They both looked around at the scene, Frankie’s lips parted but nothing coming out.
“This has been a long time coming, Frankie.” She finally sighed and shrugged, looking exhausted. “I think we’re both ready to move on from this constant state of limbo…walking on eggshells for Alondra’s sake. She deserves to see us happy as she grows up.”
“I take that to mean you’ve met someone else,” he chuckled and looked down at his boot, struck by the sudden collapse of his family, but not as hurt by his fiancé’s infidelity as he thought he would’ve been.
“He’s a single dad. His son goes to Alondra’s day care, and we, uh, just got to talking one day.” She frowned a bit as she watched him avoid her eyes. “I didn’t mean for it to happen, Frankie.”
“No, it’s fine.” He lifted his eyes and brushed off his hurt, shrugging. “Long as you’re happy. And as long as I still get to see my daughter.”
“Of course! No, yeah. We’re not…Alondra’s not going anywhere. You may not be the man for me, but you are the man for her. You’re her dad.” That almost did it—almost made him break—but he swallowed it down, nodding as he walked over to his eight-month-old and picking her up. He kissed her cheek and lingered there for a moment, knowing that these moments would now be split up 50/50.
“Alright, baby. Daddy, uh, daddy will see you soon.” He kissed her again and set her back down, biting his cheek as he watched her smile up at him.
“Where will you go?”
“Santi’s. We’ll, uh, we’ll come by this week to get everything.” Frankie scratched his neck and grabbed the duffel she’d just packed for him, his footsteps heavy as he jogged down the stairs, grabbing the few bags he could carry along with the one he’d just brought back with him from his trip and leaving without another word.
One long month later, and here he was, sat in his lonely and mildly pathetic studio apartment—sick with the Coronavirus.
“I’m supposed to stay quarantined for how long?” He sat on the phone with the clinic he went to go take the test at, the doctor informing him that at least two weeks quarantine was recommended, and then he should come in and get a test to be positive he was Covid-free. “Right. Great. Okay, thank you.”
He hung up the phone and sank back into the couch, his body shaking with a chill even in the early summer heat, his bones aching even more than they usually did. He didn’t have a cough or lose his sense of taste and smell, thankfully. But he definitely wasn’t feeling good.
The worst part about this whole quarantine would be missing two weekends of his time with Alondra, time that had become his saving grace during this separation. His daughter reminded him that he had a reason to go on with his sobriety—or to just go on at all. And now that she wasn’t here…
Knock, knock.
His eyes narrowed at the door, wondering who could possibly be knocking on his door when only two people knew where he’d moved to. He stood up with a groan, body sore and so fucking cold. Pressing his eye to the peephole, he saw that it wasn’t Santi or his ex standing on the other side but a young—dare he say attractive—woman carrying a bag of what looked to be take out.

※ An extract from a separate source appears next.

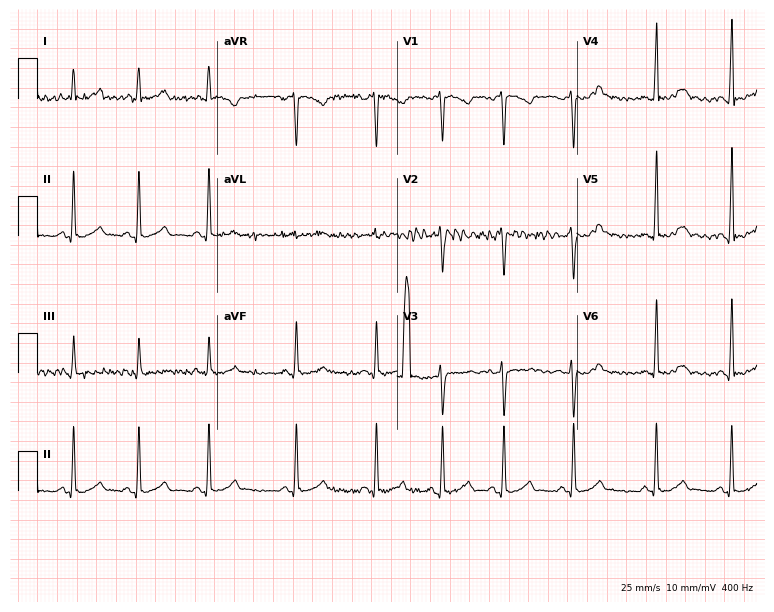
Standard 12-lead ECG recorded from a female patient, 25 years old. None of these six findings is recorded: first-degree AV block, right bundle branch block, left bundle branch block, sinus bradycardia, atrial fibrillation, sinus tachycardia. Only these six findings were labelled.

“Yes?” He called out from inside the apartment, not wanting to risk infecting an innocent stranger who probably had the wrong address.
“Hi, sorry. I’m delivering an order, would you like me to just leave it at the door?” He narrowed his eyes. He didn’t order anything.
“I’m sorry, I think you’ve got the wrong apartment.”
“Uh, Frankie Morales—apartment 507?” He watched as she read the ticket, deciding to crack the door a bit. She took a step back out of precaution as he held his hand up. One second later, he came back with a face mask on, opening the door a bit more. “Oh, are you…do you have the virus?”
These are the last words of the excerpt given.